Born Anthony Charles Lynton Blair, he was educated at schools in Durham, England, and Edinburgh, Scotland. He then studied law at St. John’s College in Oxford, England, before becoming a lawyer specializing in trade union and industrial law in 1976.

Blair began his political career in 1983, when he was elected to the British Parliament as a member of the Labour Party. He quickly advanced to the party’s front ranks during the Conservative administration of Prime Minister Margaret Thatcher (1979-1990), when Labour was in the opposition. He won the favor of Labour leaders Neil Kinnock and John Smith, who believed Blair’s moderate positions would revive popular support for the party. Since the 1979 general elections, British voters had increasingly turned away from Labour and its traditional pro-trade union policies.

From 1984 to 1987 Blair was opposition spokesman on treasury and economic affairs. He then moved to various posts in the Departments of Trade and Industry (1987), Energy (1988-1989), and Employment (1989-1992). In 1992 Blair was promoted again, taking charge of domestic issues in the Labour Party’s counterpart to the governing Conservative cabinet.

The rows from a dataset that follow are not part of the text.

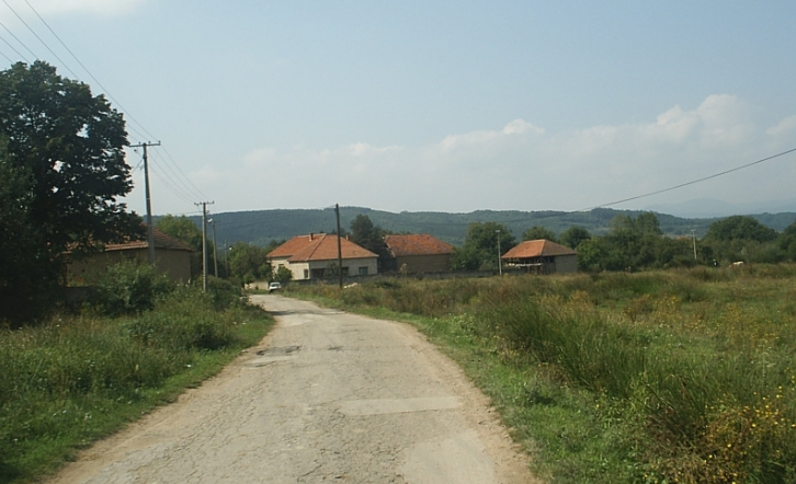 Калабовце.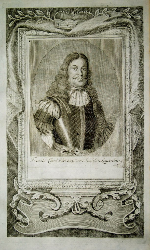 Frantz Carl Herzog von Sachsen-Lauenburg (1594-1669). Zunächst im schwedischen Kriegsdienst und, nachdem er von General Pappenheim gefangen genommen worden war, kaiserlicher General-Wachtmeister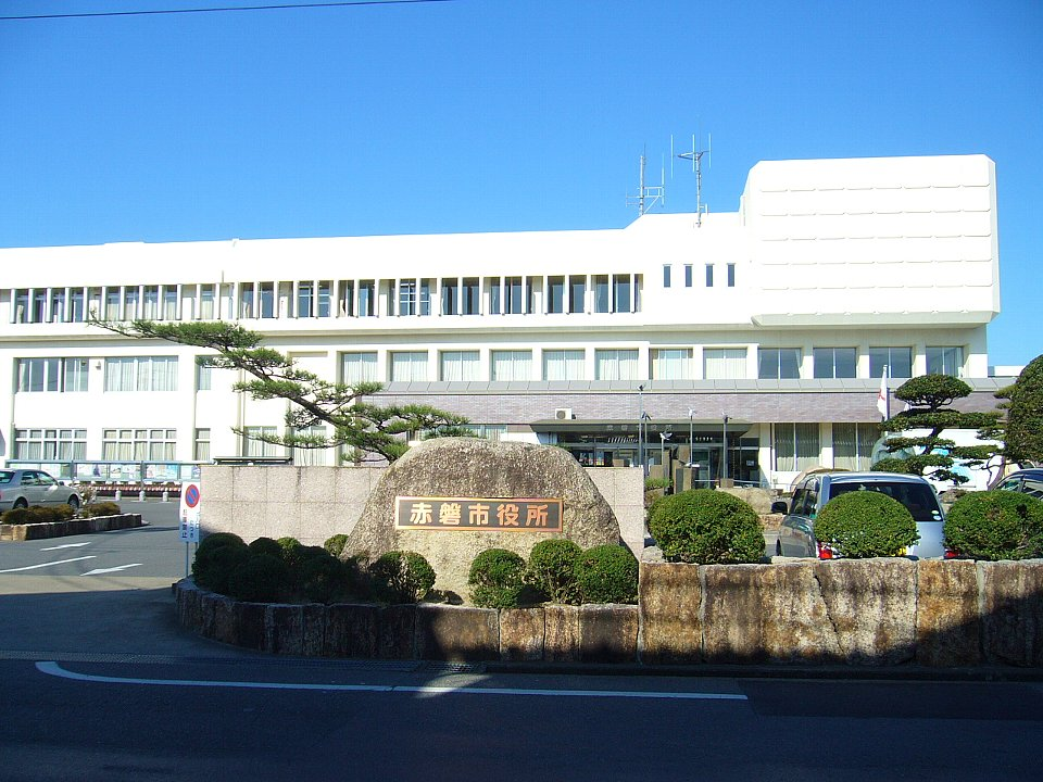 赤磐市役所（旧・山陽町役場）

Blair was elected to lead the Labour Party following the death of John Smith in 1994 in the first fully democratic elections to the post. He soon established a reputation as a determined reformer and firm leader, confronting established factions and contentious policy issues within the party. Almost immediately, Blair began working to make the party more mainstream, de-emphasizing its traditional ties to labor and trade unions in an effort to broaden the party’s membership. In October 1994 Blair proposed revising the party constitution, especially Clause IV, which called for extensive nationalization of the British economy. He secured this revision in 1995 amid considerable internal dissent.

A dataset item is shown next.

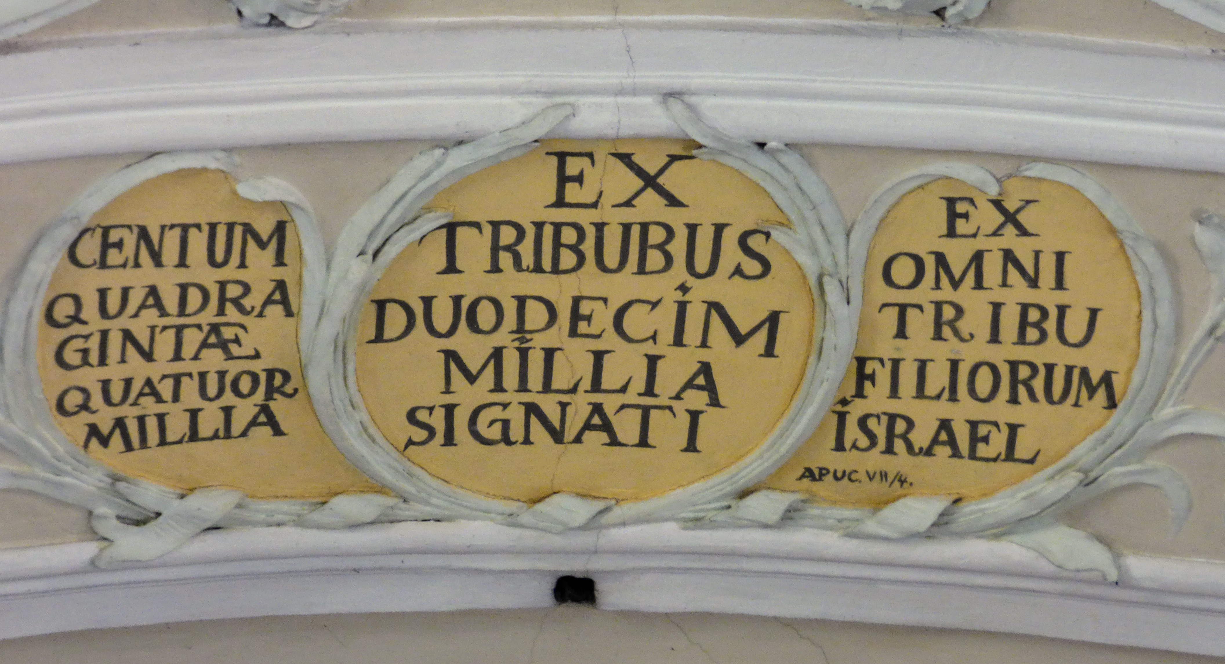 Lateinische Inschrift in Kath. Pfarrkirche Kreuzerhöhung, Laxenburg (Niederösterreich) aus Apokalypse 7,4. Deutsch etwa: "144.000 versiegelt aus allen Stämmen der Söhne Israels."

Over the next two years the “New Labour” party, as Blair called it, rapidly gained in popularity. At the same time, internal divisions within the Conservative Party and a series of scandals involving Conservative ministers undermined support for the administration of Thatcher’s successor, John Major.

The Labour Party’s rising popularity culminated in a landslide victory for Blair and Labour in the May 1997 general elections. Labour had its best showing in the history of the party, winning nearly 45 percent of the vote and claiming 419 seats and a 179-seat majority in the 659-seat House of Commons.